New AI technologies have the potential to cause unintended harms in diverse domains including warfare, judicial sentencing, medicine and governance. One strategy for realising the benefits of AI whilst avoiding its potential dangers is to ensure that new AIs are properly ‘aligned’ with some form of ‘alignment target.’ One danger of this strategy is that–dependent on the alignment target chosen–our AIs might optimise for objectives that reflect the values only of a certain subset of society, and that do not take into account alternative views about what constitutes desirable and safe behaviour for AI agents. In response to this problem, several AI ethicists have suggested alignment targets that are designed to be sensitive to widespread normative disagreement amongst the relevant stakeholders.
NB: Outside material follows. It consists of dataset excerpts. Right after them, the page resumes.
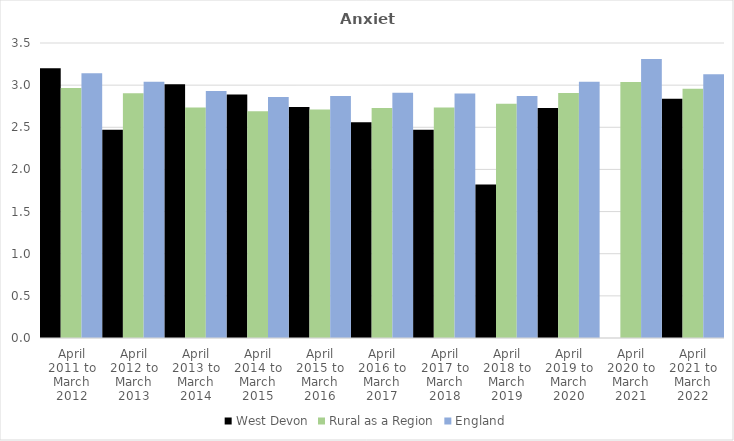
| Category | West Devon | Rural as a Region | England |
|---|---|---|---|
| April 2011 to March 2012 | 3.2 | 2.967 | 3.14 |
| April 2012 to March 2013 | 2.47 | 2.904 | 3.04 |
| April 2013 to March 2014 | 3.01 | 2.734 | 2.93 |
| April 2014 to March 2015 | 2.89 | 2.691 | 2.86 |
| April 2015 to March 2016 | 2.74 | 2.711 | 2.87 |
| April 2016 to March 2017 | 2.56 | 2.729 | 2.91 |
| April 2017 to March 2018 | 2.47 | 2.736 | 2.9 |
| April 2018 to March 2019 | 1.82 | 2.78 | 2.87 |
| April 2019 to March 2020 | 2.73 | 2.908 | 3.04 |
| April 2020 to March 2021 | 0 | 3.036 | 3.31 |
| April 2021 to March 2022 | 2.84 | 2.956 | 3.13 |

Authors inspired by voting theory have suggested that AIs should be aligned with the verdicts of actual or simulated ‘moral parliaments’ whose members represent the normative views of the relevant stakeholders. Other authors inspired by decision theory and the philosophical literature on moral uncertainty have suggested that AIs should maximise socially expected choiceworthiness. In this paper, I argue that both of these proposals face several important problems. In particular, they fail to select attractive ‘compromise options’ in cases where such options are available. I go on to propose and defend an alternative, bargaining-theoretic alignment target, which avoids the problems associated with the voting- and decision-theoretic approaches.

分歧、人工智能协调和讨价还价
新的人工智能技术有可能在战争、司法判决、医疗和治理等不同领域造成意外伤害。要实现人工智能的益处,同时避免其潜在危险,一种策略是确保新的人工智能与某种形式的 "对齐目标 "适当 "对齐"。这种策略的一个危险是,根据所选择的对齐目标,我们的人工智能可能会优化目标,而这些目标只反映了社会中某一部分人的价值观,并且没有考虑到关于什么是人工智能代理的理想和安全行为的其他观点。针对这个问题,一些人工智能伦理学家提出了一些调整目标,这些目标的设计要对相关利益者之间广泛存在的规范分歧保持敏感。受投票理论启发的学者建议,人工智能应与实际或模拟的 "道德议会 "的裁决保持一致,这些议会的成员代表了相关利益攸关方的规范性观点。受决策理论和道德不确定性哲学文献启发的其他作者则建议,人工智能应最大限度地提高社会预期的选择价值。在本文中,我认为这两种建议都面临几个重要问题。尤其是,在有 "折中方案 "可供选择的情况下,它们都无法选择有吸引力的 "折中方案"。接下来,我将提出并捍卫另一种讨价还价理论的调整目标,它可以避免与投票和决策理论方法相关的问题。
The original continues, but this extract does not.